Secondly, the core spectra of N1s and Si2p were analyzed to clarify the states of Si and N on
BLANK sample, as well as to confirm the forming of amine and C=N groups on APTES and GA
samples. For the pure (not oxide) Si3N4, BEs of Si2p and N1s were about 101.5 eV and 397.1 eV,
respectively, but the fitted curves of BLANK’s N1s in Figure S1B peaked at higher levels, about
398.69 eV and 398.92 eV. The peaks of fitted curves for BLANK’s Si2p in Figure S1C were 101.9 eV
and 103.5 eV. It was believed that the emergence of higher BEs in both N1s and Si2p were caused by
the oxidation.

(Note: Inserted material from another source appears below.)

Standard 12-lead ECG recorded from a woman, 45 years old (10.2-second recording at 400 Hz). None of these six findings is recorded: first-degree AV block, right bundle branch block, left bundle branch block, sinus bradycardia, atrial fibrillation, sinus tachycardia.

This meant the groups of –OH on cleaned BLANK LAPS were reasonable, as depicted
in Figure S1C.
At the same time, there were few changes in the Si2p core spectra of APTES and GA samples
(Figure S1C), except for the lowering of the peaks’ intensities which were caused by covering of
APTES and GA. While, for the N1s core spectra, higher BEs (400.3 eV and 400.81 eV) were found in
APTES and GA than BLANK (Figure S1B), it was deduced that these BEs belonged to the amine
groups and C=N groups, as given in Figure S1C.
Finally, the appearance of aldehyde groups (O=C–H) on GA-modified LAPS was evidenced by
comparing fitted curves of BLANK, APTES, and GA samples’ O1s core spectra. The peak of fitted
curve #2 in the spectrum of GA was located at 531.17 eV, which is the BE of O1s in aldehyde groups.
This was coincident with C1s spectra.